I’m also about to go on vacation – driving 19 hours one way – with my mother-in-law Jane. That made me think about good books to read while driving, and about going on trips, and about my mother-in-law, Jane. What? Ha! I got to thinking about Jane because I recommend this month’s book to her after I first read it five years ago. She immediately read it—and loved it just as much as I did.
***** 5 STARS *****
for Wild by Cheryl Strayed
Back Cover Book Blurb
At twenty-two, Cheryl Strayed thought she had lost everything. In the wake of her mother’s death, her family scattered and her own marriage was soon destroyed. Four years later, with nothing more to lose, she made the most impulsive decision of her life. With no experience or training, driven only by blind will, she would hike more than a thousand miles of the Pacific Crest Trail from the Mojave Desert through California and Oregon to Washington State — and she would do it alone.

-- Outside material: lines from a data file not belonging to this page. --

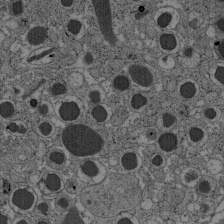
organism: C57BL Mouse
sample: Pancreatic islet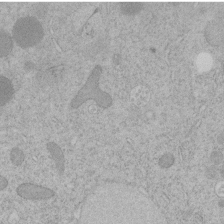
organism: C. elegans
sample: C. elegans embryo early stage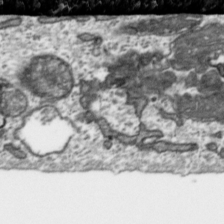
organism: Toxoplasma gondii
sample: Parasites in a vacuole inside a host cell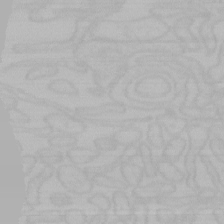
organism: Mouse
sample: Choroid plexus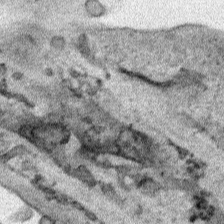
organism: Human
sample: Mitochondria in HCT116 cells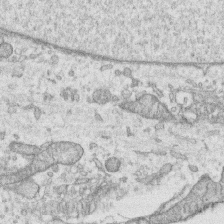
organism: Human
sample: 1205lu cells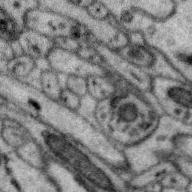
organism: Zebra finch
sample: Brain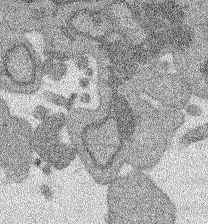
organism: Human
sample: HeLa cells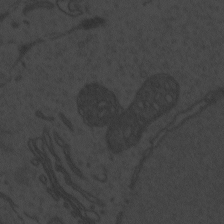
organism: Zebrafish
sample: Macrophage infected with Toxoplasma gondii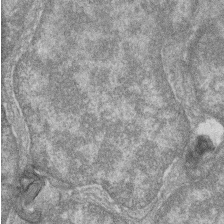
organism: Zebrafish
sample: Cilia; retinal pigment epithelium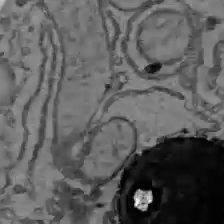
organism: C57BL Mouse
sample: Liver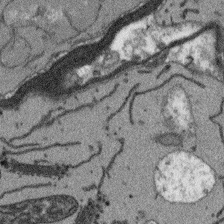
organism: Arabidopsis thaliana
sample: Root tip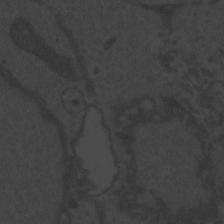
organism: Zebrafish
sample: Macrophage infected with Toxoplasma gondii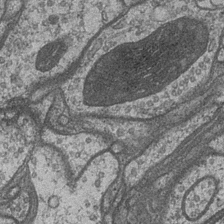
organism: Drosophila
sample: Optic medulla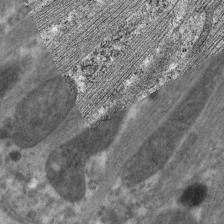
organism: C. elegans
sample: Pharynx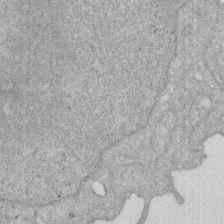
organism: Human
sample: HIV infected U937 cells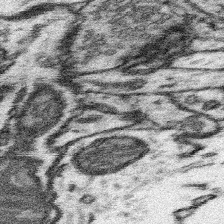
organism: Mouse
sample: Somatosensory cortex neuropil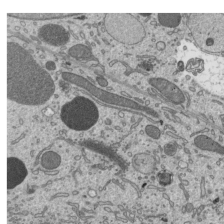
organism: Mouse
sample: Mouse epididymis efferent ductule cilia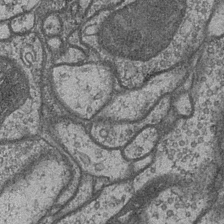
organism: Drosophila
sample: Optic medulla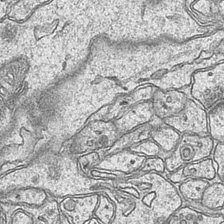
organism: Mouse
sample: CA1 Hippocampus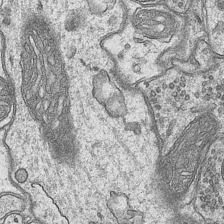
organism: Mouse
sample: CA1 Hippocampus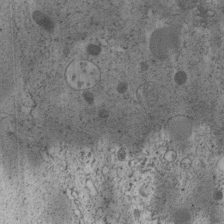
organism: C. elegans
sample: C. elegans embryo early stage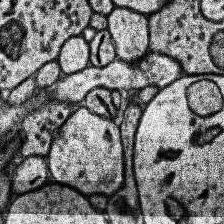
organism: Human
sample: Temporal Lobe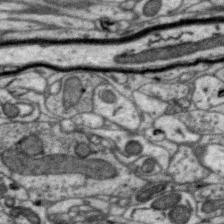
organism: Zebra finch
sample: Brain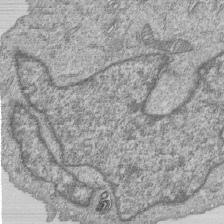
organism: Human
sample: MDA-MB-231 cells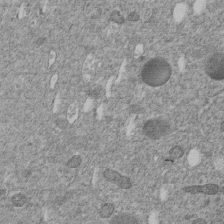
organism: C. elegans
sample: C. elegans embryo early stage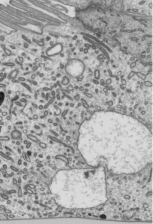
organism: Mouse
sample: Mouse epididymis efferent ductule cilia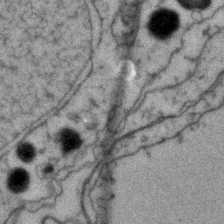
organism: Zebrafish
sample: Zebrafish embryo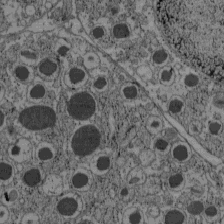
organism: C57BL Mouse
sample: Pancreatic islet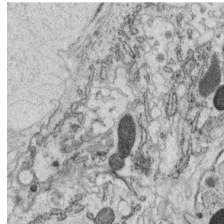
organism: C. elegans
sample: C. elegans oocyte; sperm cells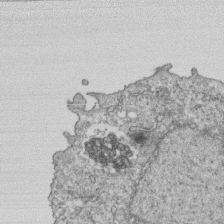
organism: Human
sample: HeLa cell HIV synapse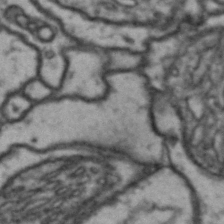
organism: Drosophila
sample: Brain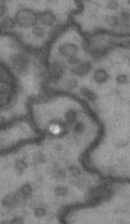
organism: Drosophila
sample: Brain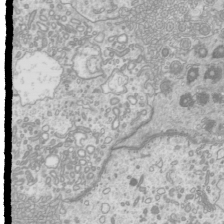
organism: Mouse
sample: Cilia; mouse epididymis

Told with suspense and style, sparkling with warmth and humor, Wild powerfully captures the terrors and pleasures of one young woman forging ahead against all odds on a journey that maddened, strengthened, and ultimately healed her. ff
WILD by Cheryl Strayed
The memoir Wild by Cheryl Strayed is heartbreaking and inspiring. The author’s writing is poetic and profound, and at other moments no-holds-barred frank and then even at turns educational, demonstrating Strayed possesses a writer’s voice that is unique, refreshing and outright exquisite.

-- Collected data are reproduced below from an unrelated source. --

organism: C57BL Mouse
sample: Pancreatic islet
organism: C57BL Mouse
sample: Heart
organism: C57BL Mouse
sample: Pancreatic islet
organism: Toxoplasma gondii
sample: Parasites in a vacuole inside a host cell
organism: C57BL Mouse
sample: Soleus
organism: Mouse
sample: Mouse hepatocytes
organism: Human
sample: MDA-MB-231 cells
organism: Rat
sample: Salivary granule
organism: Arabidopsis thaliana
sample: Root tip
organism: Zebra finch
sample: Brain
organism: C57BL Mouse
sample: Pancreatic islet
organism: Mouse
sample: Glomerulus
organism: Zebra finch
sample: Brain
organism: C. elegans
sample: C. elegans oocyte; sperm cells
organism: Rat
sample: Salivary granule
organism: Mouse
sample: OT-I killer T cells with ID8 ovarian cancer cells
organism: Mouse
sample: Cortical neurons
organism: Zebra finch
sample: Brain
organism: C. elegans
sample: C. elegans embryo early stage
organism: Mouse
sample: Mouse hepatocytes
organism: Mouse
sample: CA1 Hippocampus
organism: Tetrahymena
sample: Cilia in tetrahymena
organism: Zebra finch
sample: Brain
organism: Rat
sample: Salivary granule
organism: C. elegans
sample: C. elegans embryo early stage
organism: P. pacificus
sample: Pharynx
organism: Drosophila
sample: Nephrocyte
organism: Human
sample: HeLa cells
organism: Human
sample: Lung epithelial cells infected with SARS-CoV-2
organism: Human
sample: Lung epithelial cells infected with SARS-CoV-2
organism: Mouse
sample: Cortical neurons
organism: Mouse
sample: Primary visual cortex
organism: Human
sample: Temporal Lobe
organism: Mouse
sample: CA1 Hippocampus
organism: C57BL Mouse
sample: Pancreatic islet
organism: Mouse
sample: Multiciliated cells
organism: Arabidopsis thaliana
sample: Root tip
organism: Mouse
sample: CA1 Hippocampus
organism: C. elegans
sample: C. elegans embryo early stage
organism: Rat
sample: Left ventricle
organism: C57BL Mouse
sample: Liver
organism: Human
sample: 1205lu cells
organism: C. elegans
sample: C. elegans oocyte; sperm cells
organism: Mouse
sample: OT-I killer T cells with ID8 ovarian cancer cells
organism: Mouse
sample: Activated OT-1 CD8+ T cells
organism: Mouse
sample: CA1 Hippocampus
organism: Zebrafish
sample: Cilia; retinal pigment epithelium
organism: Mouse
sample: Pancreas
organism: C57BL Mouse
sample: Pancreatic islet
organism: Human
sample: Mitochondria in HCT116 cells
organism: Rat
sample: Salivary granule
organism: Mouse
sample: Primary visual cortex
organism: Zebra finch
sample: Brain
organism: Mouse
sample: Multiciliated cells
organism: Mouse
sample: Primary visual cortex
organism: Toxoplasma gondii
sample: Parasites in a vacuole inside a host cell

This story chronicles the author’s hiking excursion—all 1,100 miles of it—along the Pacific Crest Trail, known as the “PCT.” This is a path that goes from the Mexico/California border all the way up to just past the Canadian border, and the trail crosses through numerous mountain ranges.
At the age of 26, Strayed resolved to hike the PCT without taking along a hiking partner and with a goal of finishing the trip in around 100 days—even though the amount of experience she had with overnight backpacking was … zilch.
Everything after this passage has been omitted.